From: Yigong Liu (yigongliu_at_[hidden])
Date: 2007-06-14 03:27:04
On 6/13/07, Giovanni Piero Deretta <gpderetta_at_[hidden]> wrote:
> I'm not really familiar with either the implementation of the Join
> library nor with lock-free design, but from a quick glance at the
> code, I see in boost/join/base/port.hpp:asynch_f  that you use
> mutex protected deque to enqueue async calls. This is probably one
> place that would benefit from a lock-free deque; also probably the
> fact that the max queue size is bounded might help with this
Thanks for spending time looking into code and reply. This is encouraging
that some experts start checking details.
Each object with async / synch / chords and inheriting actor class will have
only one mutex protect ALL states related to concurrency / synchronization /
asynchrony, which are distributed over async / synch / actor classes. One
scenario may better explain, suppose an async method is called, the calling
thread will first grab the mutex, then do the following:
1> push passed argument to queue,
2> turn on a bit in a bitmap representing the message arrival status of all
async / synch methods of this object,
3> check this "global" bitmap against the bitmaps of all chords to find
which chord has all the messages it need to be ready to fire
4> if a chord is ready to fire, do the following:
4.1> extract all the arguments from the queues of async / synch
methods of this chord, and bind theses arguments to the defined chord body
4.2> if the chord has a synch method, wake up the calling thread of
that synch method to run the chord body,
4.3> otherwise spawn a new task in executor's thread pool to run the
5> The calling thread of async method will release the mutex and return.
So the mutex is not only for protecting queue, it is used to protect the
whole process, its data structures and operations. All the queues and data
structures don't have any their own protections, they are plain STL
containers, all protected by this global mutex.

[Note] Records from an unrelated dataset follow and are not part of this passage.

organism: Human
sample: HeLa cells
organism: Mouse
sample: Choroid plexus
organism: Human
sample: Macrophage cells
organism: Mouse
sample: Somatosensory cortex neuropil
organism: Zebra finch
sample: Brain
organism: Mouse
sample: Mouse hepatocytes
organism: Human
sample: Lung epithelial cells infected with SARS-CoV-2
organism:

The above call-sequence and similar ones are critical to the performance of
Join. From Jocaml to Cw, people have done much to optimize these critical
paths. My implementations mostly follows Cw.

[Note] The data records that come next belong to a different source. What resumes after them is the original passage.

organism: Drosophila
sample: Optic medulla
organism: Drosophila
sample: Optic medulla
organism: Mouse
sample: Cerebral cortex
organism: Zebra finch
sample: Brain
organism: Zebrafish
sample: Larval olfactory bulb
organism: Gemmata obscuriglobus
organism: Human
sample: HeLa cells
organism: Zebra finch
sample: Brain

I don't know about lock-free algorithms. From what i learnt from browsing
web, i only see lock-free algorithms for basic data structures (stacks ,
queues) and algorithms, which may not be able to provide much help for the
above described call-sequence with heavily customized data structures. I
could be wrong, please correct.
> Not at all. Plain well designed lock-full (?) algorithm are fast
> enough 99% of the times (even as fast as lock-free). Is just that a
> more optimized implementation would cover even the remaining 1%. Do
> you have any benchmark? And not just synthetic benchmarks, but some
> real application written with both classic locks & condvars and with
> Join patterns. This would be useful to compare both the benefits in
> code simplicity and in performance (if any). Even if Join where
> slower, if it would really simplify the design of concurrent
> applications it would be a win.
I cannot agree more about this. I am looking any ways to improve under
current design. I have done some initial optimization with template partial
specializatin, for example. For async methods, there are two template
1> async<void(arg)>: this is async method which does pass argument, this
class use a queue to buffer the message
2> async<void(void)>: this is a async method which does not pass any
arguments, this class will not use queues, instead it use a integer to count
how many times it has been called. This ways the semantics is maintained
with much less overhead.
Based on method signatures, compiler will automatically choose the best-fit
template classes to use.
Similarly, for synch<> methods, there are four template classes defined to
allow compiler to choose.
I haven't done any benchmark comparison yet. I'll try to do some profiling
and benchmarking when i get the time and resources.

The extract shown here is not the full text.